About this exercise.
Send back the data below exactly. Drop every picture.

Provided material.
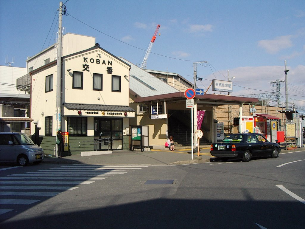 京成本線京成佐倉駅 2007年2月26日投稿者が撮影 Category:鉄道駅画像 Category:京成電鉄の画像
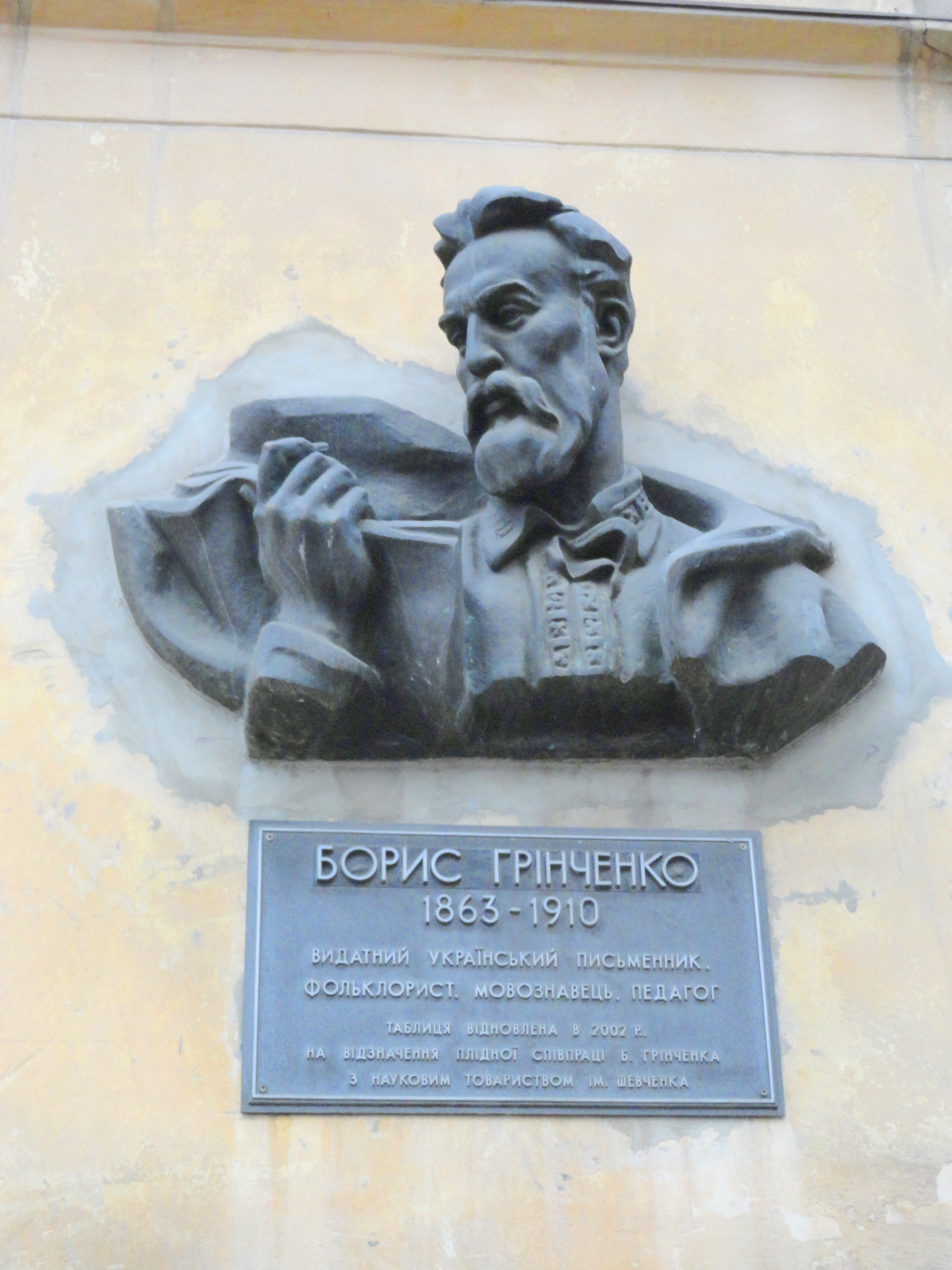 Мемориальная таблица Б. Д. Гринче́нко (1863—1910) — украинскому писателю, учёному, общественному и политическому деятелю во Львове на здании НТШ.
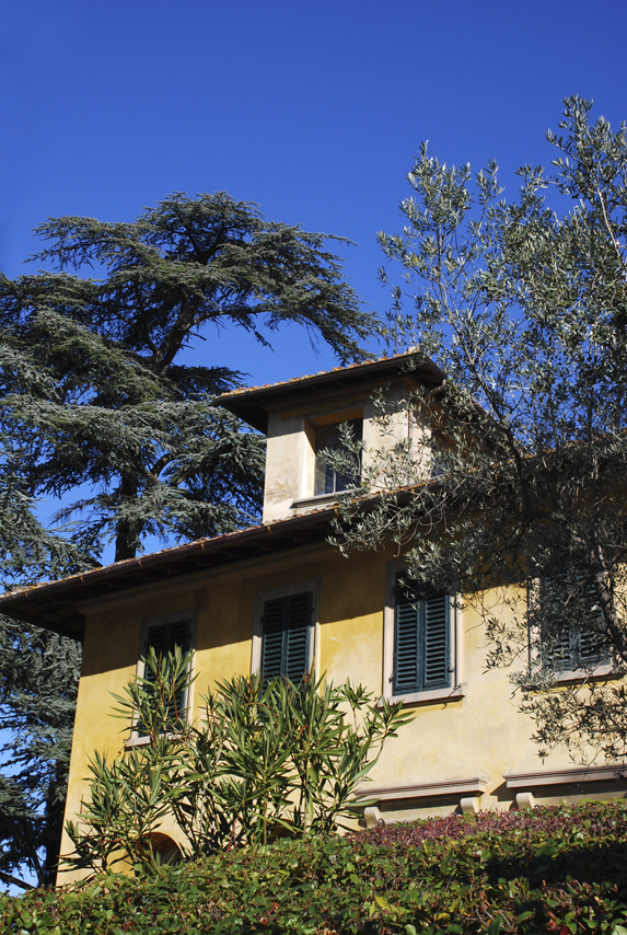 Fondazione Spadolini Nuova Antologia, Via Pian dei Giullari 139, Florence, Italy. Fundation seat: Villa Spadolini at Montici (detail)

Output for this exercise.
 京成本線京成佐倉駅 2007年2月26日投稿者が撮影 Category:鉄道駅画像 Category:京成電鉄の画像
 Мемориальная таблица Б. Д. Гринче́нко (1863—1910) — украинскому писателю, учёному, общественному и политическому деятелю во Львове на здании НТШ.
 Fondazione Spadolini Nuova Antologia, Via Pian dei Giullari 139, Florence, Italy. Fundation seat: Villa Spadolini at Montici (detail)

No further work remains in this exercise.